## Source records
--------------------------------
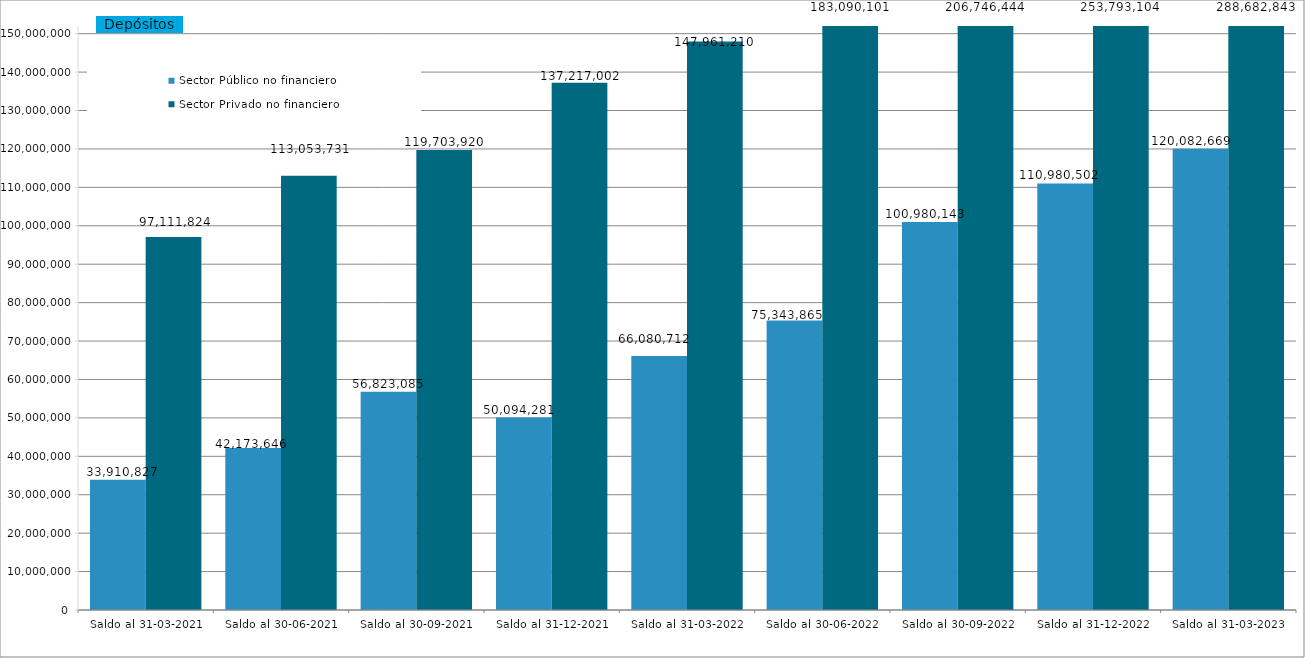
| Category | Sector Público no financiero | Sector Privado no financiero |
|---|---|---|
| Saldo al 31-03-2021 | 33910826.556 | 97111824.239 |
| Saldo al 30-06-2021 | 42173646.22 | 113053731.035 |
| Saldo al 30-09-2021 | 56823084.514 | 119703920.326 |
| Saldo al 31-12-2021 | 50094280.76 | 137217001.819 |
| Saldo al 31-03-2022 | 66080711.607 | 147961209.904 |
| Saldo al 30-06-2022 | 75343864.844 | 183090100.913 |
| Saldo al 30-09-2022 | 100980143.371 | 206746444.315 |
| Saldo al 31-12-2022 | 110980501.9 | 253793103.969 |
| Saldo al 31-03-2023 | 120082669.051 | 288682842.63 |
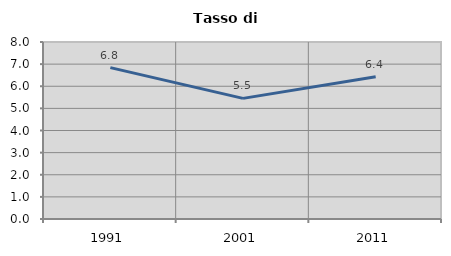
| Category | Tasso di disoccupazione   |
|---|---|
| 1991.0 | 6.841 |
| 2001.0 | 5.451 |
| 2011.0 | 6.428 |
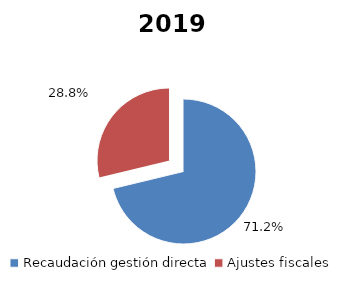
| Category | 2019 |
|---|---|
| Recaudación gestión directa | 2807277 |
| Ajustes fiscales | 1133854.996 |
--------------------------------
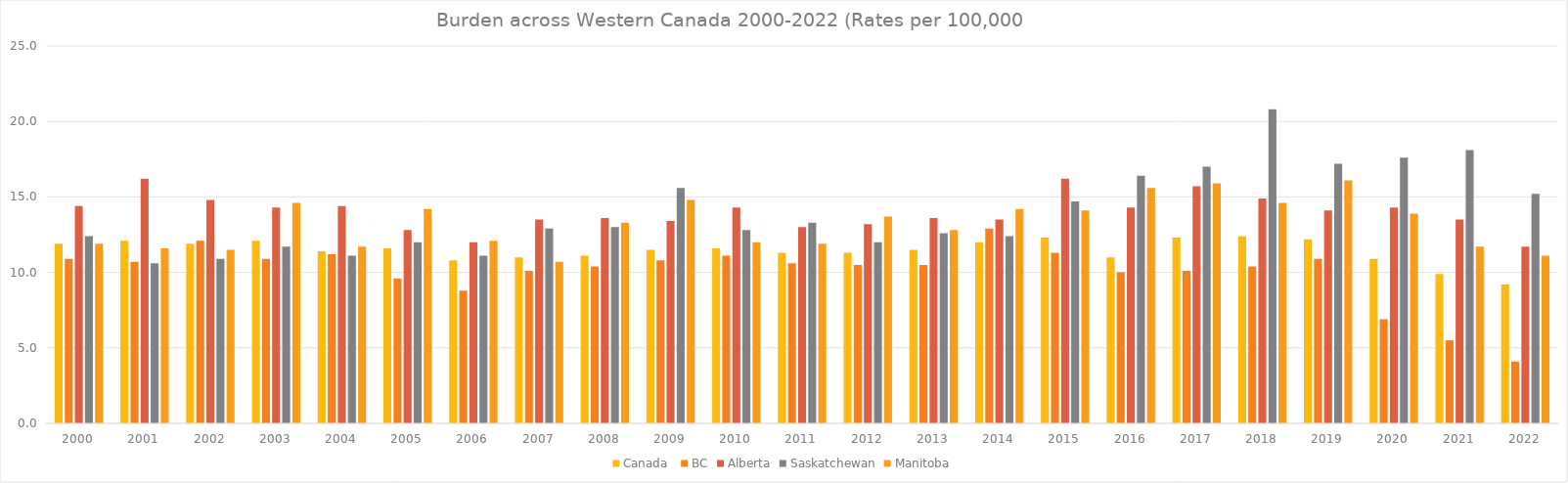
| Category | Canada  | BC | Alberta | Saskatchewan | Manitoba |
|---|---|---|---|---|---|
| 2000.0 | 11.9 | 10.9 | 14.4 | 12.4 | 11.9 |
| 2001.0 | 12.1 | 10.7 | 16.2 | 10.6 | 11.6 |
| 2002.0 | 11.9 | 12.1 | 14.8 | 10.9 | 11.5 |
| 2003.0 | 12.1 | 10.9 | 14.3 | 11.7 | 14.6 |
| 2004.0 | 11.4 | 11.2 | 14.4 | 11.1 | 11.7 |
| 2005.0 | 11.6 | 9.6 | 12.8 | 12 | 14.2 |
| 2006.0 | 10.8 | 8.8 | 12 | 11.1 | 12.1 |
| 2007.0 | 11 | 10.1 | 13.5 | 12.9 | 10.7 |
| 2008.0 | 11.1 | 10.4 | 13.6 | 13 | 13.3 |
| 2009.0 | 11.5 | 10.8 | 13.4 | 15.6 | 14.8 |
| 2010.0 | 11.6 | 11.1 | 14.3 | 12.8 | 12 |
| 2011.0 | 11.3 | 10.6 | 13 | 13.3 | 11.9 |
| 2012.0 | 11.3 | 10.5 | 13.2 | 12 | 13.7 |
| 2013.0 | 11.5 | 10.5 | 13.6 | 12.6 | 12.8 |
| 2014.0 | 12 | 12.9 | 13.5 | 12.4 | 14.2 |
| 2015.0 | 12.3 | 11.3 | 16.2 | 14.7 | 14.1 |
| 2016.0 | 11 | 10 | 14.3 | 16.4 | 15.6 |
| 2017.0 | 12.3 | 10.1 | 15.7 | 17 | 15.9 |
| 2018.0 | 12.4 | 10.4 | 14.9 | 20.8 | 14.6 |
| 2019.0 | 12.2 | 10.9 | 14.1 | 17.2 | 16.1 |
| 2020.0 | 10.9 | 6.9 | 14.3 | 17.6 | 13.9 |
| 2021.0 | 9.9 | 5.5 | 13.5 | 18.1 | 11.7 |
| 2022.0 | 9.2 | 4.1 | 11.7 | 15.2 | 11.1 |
--------------------------------
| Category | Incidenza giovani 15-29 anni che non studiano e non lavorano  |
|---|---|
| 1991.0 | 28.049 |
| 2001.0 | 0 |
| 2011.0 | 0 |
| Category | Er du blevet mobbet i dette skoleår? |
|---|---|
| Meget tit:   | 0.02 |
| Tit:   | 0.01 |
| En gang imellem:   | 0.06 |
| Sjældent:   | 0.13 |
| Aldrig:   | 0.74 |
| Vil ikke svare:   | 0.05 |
--------------------------------
## WORK REQUEST
Starting at the line above that holds "Privado no financiero |", return each line up to and including the one that holds "2001.0 | 5.451 |", exactly as written, minus any pictures.

## WRITTEN RESPONSE
| Category | Sector Público no financiero | Sector Privado no financiero |
|---|---|---|
| Saldo al 31-03-2021 | 33910826.556 | 97111824.239 |
| Saldo al 30-06-2021 | 42173646.22 | 113053731.035 |
| Saldo al 30-09-2021 | 56823084.514 | 119703920.326 |
| Saldo al 31-12-2021 | 50094280.76 | 137217001.819 |
| Saldo al 31-03-2022 | 66080711.607 | 147961209.904 |
| Saldo al 30-06-2022 | 75343864.844 | 183090100.913 |
| Saldo al 30-09-2022 | 100980143.371 | 206746444.315 |
| Saldo al 31-12-2022 | 110980501.9 | 253793103.969 |
| Saldo al 31-03-2023 | 120082669.051 | 288682842.63 |
| Category | Tasso di disoccupazione   |
|---|---|
| 1991.0 | 6.841 |
| 2001.0 | 5.451 |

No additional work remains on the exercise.